Problem requirements: Which lines below fall between the one containing "2019 | 101.3 |" and the one containing "2022 | 101.7 |"? Repeat them exactly, counting both of those lines, and add nothing else.

—————

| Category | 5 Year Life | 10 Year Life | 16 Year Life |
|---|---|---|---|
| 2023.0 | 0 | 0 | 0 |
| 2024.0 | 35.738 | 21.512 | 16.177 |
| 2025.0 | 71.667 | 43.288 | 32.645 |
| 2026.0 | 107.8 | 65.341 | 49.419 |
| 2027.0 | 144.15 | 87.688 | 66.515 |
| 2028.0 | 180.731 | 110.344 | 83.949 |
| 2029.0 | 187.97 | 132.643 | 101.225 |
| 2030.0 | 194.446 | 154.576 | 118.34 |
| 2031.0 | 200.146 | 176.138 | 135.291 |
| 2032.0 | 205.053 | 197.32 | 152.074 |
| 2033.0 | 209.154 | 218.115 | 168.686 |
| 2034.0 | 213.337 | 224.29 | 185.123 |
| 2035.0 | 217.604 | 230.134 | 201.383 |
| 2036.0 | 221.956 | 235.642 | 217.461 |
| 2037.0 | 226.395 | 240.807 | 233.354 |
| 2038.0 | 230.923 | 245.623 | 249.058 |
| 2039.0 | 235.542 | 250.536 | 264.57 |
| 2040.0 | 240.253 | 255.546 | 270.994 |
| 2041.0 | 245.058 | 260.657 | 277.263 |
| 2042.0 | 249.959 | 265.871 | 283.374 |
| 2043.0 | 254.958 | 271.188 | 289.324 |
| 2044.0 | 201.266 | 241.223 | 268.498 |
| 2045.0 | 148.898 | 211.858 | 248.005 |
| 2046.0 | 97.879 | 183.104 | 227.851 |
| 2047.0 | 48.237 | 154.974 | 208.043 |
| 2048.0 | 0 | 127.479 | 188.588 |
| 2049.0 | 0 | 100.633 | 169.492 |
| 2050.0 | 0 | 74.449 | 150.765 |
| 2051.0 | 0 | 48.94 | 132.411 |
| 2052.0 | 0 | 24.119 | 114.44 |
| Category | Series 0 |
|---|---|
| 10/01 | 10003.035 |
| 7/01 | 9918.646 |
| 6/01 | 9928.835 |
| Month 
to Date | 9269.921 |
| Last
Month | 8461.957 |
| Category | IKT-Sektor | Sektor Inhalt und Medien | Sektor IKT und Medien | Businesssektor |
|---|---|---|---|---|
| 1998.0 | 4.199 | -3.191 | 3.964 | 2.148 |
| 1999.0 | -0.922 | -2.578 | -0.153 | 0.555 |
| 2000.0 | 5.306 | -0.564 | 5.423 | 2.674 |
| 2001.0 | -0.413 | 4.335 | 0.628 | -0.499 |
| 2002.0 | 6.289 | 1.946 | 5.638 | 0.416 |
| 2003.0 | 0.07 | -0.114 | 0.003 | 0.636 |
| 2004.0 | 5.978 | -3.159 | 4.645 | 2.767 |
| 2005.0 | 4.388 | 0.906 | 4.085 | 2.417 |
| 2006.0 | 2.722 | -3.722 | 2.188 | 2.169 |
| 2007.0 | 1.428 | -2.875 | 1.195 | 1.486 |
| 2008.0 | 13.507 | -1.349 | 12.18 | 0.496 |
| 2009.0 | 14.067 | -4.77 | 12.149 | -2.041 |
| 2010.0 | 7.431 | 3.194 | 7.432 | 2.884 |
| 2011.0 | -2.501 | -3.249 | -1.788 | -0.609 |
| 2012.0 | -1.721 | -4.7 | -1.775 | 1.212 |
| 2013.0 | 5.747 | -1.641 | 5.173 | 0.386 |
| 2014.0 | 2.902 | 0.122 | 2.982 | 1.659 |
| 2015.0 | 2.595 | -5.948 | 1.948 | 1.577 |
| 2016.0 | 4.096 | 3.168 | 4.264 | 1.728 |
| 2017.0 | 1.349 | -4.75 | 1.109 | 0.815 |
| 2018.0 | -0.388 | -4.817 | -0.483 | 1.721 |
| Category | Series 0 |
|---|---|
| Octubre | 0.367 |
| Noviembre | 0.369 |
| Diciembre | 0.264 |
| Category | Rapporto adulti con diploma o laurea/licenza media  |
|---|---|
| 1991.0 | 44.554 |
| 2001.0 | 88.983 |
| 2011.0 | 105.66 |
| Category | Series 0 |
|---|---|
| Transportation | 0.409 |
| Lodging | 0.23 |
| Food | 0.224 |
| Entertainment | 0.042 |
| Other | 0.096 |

—————

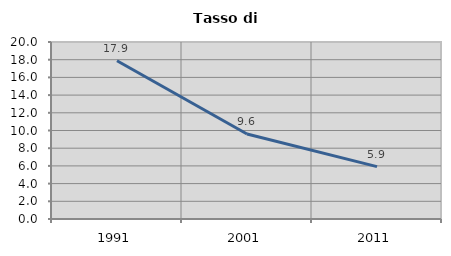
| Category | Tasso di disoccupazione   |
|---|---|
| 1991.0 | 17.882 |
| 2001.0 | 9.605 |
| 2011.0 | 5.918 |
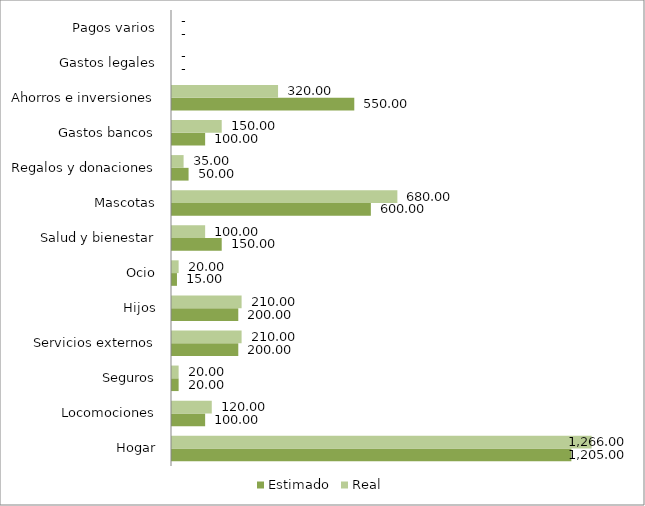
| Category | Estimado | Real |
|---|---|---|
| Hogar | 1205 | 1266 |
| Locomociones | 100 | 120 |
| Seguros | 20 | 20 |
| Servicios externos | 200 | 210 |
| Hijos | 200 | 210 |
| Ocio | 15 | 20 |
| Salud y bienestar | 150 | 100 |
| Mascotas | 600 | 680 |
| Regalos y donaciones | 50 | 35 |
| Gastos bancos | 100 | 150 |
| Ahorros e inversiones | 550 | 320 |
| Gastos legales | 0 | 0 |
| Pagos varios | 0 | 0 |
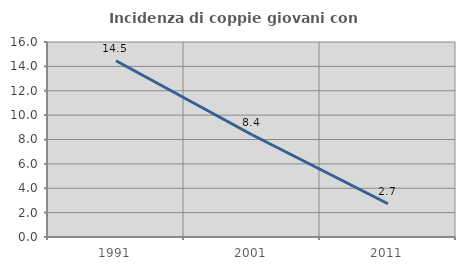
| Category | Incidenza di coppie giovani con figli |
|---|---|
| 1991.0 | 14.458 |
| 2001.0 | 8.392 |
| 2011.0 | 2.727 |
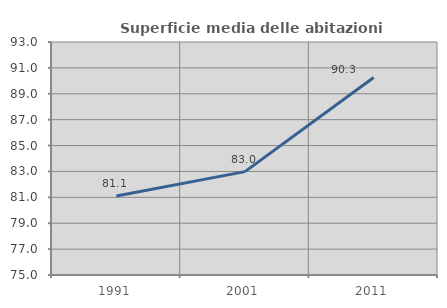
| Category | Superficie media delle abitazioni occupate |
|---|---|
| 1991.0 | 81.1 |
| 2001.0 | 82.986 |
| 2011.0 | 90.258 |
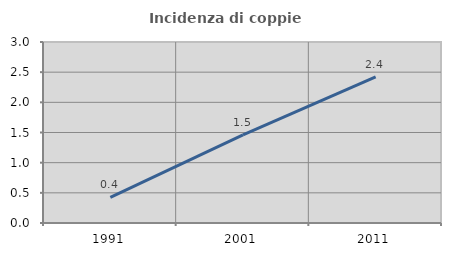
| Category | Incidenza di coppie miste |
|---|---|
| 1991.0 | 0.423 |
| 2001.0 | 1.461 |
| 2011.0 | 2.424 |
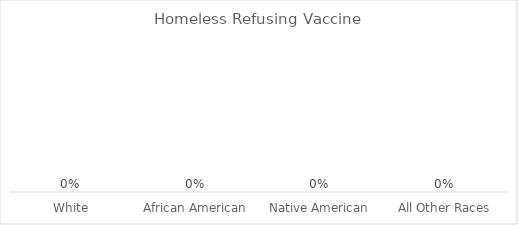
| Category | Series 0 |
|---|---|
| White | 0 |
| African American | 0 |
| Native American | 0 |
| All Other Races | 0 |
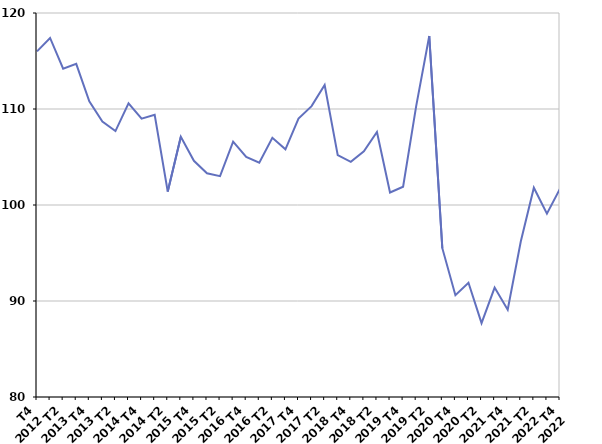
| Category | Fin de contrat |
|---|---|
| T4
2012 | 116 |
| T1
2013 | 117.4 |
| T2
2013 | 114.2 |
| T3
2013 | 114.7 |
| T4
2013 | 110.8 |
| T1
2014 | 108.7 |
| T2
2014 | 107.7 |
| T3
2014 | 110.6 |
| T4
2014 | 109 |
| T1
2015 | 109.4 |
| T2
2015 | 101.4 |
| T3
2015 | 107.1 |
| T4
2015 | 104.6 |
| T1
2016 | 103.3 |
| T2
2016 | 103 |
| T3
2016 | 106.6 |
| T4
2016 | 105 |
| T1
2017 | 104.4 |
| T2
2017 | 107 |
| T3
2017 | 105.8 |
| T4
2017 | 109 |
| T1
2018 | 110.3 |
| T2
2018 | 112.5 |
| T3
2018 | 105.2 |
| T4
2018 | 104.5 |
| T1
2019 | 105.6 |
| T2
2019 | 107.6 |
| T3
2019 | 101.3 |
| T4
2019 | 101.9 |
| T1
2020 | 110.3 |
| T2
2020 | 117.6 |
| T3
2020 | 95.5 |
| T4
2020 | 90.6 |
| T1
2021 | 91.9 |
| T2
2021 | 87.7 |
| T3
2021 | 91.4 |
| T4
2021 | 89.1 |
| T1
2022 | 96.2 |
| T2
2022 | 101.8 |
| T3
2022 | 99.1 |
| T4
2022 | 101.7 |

—————

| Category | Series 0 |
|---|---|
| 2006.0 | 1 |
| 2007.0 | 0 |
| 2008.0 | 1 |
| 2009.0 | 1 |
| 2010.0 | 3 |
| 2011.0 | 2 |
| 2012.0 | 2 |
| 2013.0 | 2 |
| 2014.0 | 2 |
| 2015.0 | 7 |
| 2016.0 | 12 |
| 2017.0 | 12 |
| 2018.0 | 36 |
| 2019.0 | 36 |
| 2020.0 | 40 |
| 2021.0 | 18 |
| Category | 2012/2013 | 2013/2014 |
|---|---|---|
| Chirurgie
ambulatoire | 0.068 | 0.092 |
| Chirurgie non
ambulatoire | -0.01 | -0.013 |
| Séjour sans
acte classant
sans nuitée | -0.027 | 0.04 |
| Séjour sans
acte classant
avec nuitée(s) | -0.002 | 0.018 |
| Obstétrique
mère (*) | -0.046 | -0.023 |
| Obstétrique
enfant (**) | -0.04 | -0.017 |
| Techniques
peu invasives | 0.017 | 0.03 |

—————

Answer to this exercise:
2019 | 101.3 |
| T4
2019 | 101.9 |
| T1
2020 | 110.3 |
| T2
2020 | 117.6 |
| T3
2020 | 95.5 |
| T4
2020 | 90.6 |
| T1
2021 | 91.9 |
| T2
2021 | 87.7 |
| T3
2021 | 91.4 |
| T4
2021 | 89.1 |
| T1
2022 | 96.2 |
| T2
2022 | 101.8 |
| T3
2022 | 99.1 |
| T4
2022 | 101.7 |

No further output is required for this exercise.